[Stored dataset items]
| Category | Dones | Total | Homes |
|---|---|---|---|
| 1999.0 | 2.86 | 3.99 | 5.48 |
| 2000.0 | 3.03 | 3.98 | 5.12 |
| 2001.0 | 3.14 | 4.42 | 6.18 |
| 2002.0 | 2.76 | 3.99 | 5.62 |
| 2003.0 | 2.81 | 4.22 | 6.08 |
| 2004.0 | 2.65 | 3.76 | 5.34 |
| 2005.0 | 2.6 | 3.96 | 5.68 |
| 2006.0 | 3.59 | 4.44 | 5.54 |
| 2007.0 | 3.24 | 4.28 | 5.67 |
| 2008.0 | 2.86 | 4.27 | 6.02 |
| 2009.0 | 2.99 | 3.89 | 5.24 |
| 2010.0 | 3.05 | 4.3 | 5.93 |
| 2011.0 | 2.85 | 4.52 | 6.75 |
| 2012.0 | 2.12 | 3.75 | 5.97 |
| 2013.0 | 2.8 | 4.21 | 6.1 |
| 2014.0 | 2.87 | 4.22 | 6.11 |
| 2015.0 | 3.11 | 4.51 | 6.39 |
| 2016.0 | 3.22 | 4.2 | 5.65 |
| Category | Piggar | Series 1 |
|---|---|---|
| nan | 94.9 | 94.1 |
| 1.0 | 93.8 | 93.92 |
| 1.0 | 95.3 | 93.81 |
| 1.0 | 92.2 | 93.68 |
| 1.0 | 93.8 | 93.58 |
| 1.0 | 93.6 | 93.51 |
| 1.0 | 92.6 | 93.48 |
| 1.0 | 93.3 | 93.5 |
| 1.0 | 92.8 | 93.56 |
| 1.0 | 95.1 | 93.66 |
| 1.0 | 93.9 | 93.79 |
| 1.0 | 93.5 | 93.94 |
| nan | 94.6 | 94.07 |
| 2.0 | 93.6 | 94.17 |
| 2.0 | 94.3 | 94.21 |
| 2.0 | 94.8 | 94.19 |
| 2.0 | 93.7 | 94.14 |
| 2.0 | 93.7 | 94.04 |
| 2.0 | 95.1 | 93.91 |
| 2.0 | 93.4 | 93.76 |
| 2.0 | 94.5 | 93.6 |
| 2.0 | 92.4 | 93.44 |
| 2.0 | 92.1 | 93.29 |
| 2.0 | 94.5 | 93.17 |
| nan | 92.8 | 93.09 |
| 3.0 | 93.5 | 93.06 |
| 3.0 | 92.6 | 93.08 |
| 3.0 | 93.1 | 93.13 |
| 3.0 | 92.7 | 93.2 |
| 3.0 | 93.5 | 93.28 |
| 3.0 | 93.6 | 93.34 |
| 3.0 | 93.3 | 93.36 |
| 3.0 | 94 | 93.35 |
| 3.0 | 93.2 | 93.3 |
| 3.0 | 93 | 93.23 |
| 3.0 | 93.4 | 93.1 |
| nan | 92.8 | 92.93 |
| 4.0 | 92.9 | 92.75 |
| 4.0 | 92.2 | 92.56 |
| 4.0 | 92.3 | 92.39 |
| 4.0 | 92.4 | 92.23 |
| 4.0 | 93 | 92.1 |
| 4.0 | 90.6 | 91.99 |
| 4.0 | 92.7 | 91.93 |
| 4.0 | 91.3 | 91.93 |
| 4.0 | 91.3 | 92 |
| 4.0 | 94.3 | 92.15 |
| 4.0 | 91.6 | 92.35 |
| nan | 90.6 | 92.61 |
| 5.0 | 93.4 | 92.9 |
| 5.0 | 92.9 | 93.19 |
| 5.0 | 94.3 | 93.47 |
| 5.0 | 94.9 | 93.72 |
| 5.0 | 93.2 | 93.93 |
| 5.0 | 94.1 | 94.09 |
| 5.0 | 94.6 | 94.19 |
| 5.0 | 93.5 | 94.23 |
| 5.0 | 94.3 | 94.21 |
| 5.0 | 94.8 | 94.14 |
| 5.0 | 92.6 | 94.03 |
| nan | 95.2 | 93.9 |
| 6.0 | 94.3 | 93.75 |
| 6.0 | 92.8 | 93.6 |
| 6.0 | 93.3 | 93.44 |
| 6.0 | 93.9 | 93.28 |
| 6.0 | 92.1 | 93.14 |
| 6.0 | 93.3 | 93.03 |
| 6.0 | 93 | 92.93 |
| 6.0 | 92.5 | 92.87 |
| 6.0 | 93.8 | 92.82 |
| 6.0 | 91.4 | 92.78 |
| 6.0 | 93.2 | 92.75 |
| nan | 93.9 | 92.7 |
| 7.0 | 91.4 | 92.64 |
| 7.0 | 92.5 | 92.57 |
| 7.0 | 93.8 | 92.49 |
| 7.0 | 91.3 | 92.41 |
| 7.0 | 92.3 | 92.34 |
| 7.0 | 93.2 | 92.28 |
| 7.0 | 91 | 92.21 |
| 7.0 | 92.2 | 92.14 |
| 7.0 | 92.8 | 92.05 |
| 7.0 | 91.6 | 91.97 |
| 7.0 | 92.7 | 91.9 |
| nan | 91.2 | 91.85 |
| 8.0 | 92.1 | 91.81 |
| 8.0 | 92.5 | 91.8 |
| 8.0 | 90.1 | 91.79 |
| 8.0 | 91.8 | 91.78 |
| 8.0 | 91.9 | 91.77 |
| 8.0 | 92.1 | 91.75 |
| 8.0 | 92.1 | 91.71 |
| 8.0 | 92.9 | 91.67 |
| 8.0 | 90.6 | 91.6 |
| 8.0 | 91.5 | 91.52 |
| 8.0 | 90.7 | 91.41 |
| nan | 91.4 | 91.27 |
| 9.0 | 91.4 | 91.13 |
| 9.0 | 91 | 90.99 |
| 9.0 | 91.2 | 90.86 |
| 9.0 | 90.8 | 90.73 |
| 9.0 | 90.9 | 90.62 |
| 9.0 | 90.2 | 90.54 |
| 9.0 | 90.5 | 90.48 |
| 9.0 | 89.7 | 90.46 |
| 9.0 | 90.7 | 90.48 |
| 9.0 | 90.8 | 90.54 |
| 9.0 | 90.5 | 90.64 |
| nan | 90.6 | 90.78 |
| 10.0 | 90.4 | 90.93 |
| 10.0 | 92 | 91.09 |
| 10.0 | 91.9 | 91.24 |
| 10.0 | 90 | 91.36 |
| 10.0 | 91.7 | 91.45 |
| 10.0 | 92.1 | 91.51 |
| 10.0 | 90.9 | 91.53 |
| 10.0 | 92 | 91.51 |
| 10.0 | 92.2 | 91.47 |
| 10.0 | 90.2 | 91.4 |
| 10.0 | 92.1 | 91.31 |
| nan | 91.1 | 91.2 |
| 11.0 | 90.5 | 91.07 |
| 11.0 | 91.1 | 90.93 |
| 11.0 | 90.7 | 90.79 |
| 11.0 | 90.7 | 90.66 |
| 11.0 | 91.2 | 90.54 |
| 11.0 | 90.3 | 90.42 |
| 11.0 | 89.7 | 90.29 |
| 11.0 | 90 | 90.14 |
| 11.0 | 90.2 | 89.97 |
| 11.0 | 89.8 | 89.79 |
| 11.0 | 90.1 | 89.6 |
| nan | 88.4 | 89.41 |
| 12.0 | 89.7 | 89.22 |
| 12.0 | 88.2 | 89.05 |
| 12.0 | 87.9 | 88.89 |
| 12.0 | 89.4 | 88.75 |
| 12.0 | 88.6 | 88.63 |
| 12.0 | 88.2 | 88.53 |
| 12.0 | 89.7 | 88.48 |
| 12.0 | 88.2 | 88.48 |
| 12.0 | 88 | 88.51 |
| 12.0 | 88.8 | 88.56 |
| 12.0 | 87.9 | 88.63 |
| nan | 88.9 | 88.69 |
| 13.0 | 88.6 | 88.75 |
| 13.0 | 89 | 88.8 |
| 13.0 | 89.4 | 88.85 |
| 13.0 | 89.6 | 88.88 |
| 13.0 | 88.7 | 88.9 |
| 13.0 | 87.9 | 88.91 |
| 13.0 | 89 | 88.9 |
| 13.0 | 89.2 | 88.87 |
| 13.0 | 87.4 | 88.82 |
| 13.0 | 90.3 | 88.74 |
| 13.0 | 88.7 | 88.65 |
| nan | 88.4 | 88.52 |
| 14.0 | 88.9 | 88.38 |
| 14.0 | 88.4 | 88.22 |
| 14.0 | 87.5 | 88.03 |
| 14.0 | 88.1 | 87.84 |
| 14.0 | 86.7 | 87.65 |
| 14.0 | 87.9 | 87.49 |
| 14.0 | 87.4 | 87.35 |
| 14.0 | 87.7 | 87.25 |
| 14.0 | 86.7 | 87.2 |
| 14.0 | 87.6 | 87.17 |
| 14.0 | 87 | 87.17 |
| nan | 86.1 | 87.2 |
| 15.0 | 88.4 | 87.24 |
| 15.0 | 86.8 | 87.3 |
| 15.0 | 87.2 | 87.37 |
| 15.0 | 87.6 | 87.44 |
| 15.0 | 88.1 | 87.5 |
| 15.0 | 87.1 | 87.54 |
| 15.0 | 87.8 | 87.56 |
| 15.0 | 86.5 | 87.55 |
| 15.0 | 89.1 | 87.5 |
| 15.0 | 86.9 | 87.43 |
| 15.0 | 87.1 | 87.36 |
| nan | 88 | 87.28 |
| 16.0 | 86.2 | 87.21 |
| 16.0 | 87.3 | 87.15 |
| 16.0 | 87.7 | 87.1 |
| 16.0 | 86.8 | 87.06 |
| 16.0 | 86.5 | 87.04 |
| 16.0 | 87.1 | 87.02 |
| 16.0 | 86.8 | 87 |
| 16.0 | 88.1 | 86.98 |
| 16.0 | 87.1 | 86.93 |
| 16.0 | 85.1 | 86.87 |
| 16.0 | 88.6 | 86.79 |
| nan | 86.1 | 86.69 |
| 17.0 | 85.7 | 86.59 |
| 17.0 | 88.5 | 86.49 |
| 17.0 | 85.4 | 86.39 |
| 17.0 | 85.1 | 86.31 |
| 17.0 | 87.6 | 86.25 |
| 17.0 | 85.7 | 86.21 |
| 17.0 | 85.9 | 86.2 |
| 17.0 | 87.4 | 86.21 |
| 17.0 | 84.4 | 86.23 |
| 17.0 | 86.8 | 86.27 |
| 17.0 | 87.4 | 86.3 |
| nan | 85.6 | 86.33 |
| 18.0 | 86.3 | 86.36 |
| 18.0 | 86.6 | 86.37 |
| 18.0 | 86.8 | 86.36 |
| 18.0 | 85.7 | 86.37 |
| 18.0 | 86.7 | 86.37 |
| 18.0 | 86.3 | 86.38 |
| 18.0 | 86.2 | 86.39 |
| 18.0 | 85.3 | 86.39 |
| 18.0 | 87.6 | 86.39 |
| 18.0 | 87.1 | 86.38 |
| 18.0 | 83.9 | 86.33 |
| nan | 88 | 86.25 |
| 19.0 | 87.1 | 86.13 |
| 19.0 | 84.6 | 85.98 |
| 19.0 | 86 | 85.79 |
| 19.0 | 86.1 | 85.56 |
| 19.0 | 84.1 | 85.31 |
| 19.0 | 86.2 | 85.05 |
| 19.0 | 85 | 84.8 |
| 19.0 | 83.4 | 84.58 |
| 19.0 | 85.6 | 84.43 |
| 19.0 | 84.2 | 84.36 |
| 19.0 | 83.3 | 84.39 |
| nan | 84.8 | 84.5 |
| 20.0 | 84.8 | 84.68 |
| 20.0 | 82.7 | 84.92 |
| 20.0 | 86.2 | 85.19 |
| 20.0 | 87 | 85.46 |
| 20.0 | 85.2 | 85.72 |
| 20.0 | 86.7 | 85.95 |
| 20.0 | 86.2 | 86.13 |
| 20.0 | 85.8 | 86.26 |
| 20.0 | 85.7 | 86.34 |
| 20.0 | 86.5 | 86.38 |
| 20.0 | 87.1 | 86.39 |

Instructions for the task:
There is a line with "90.1 | 89.6 |" and a line with "89 | 88.9 |" above. Copy exactly those two lines and all lines between them, with nothing else.

Answer area:
| 11.0 | 90.1 | 89.6 |
| nan | 88.4 | 89.41 |
| 12.0 | 89.7 | 89.22 |
| 12.0 | 88.2 | 89.05 |
| 12.0 | 87.9 | 88.89 |
| 12.0 | 89.4 | 88.75 |
| 12.0 | 88.6 | 88.63 |
| 12.0 | 88.2 | 88.53 |
| 12.0 | 89.7 | 88.48 |
| 12.0 | 88.2 | 88.48 |
| 12.0 | 88 | 88.51 |
| 12.0 | 88.8 | 88.56 |
| 12.0 | 87.9 | 88.63 |
| nan | 88.9 | 88.69 |
| 13.0 | 88.6 | 88.75 |
| 13.0 | 89 | 88.8 |
| 13.0 | 89.4 | 88.85 |
| 13.0 | 89.6 | 88.88 |
| 13.0 | 88.7 | 88.9 |
| 13.0 | 87.9 | 88.91 |
| 13.0 | 89 | 88.9 |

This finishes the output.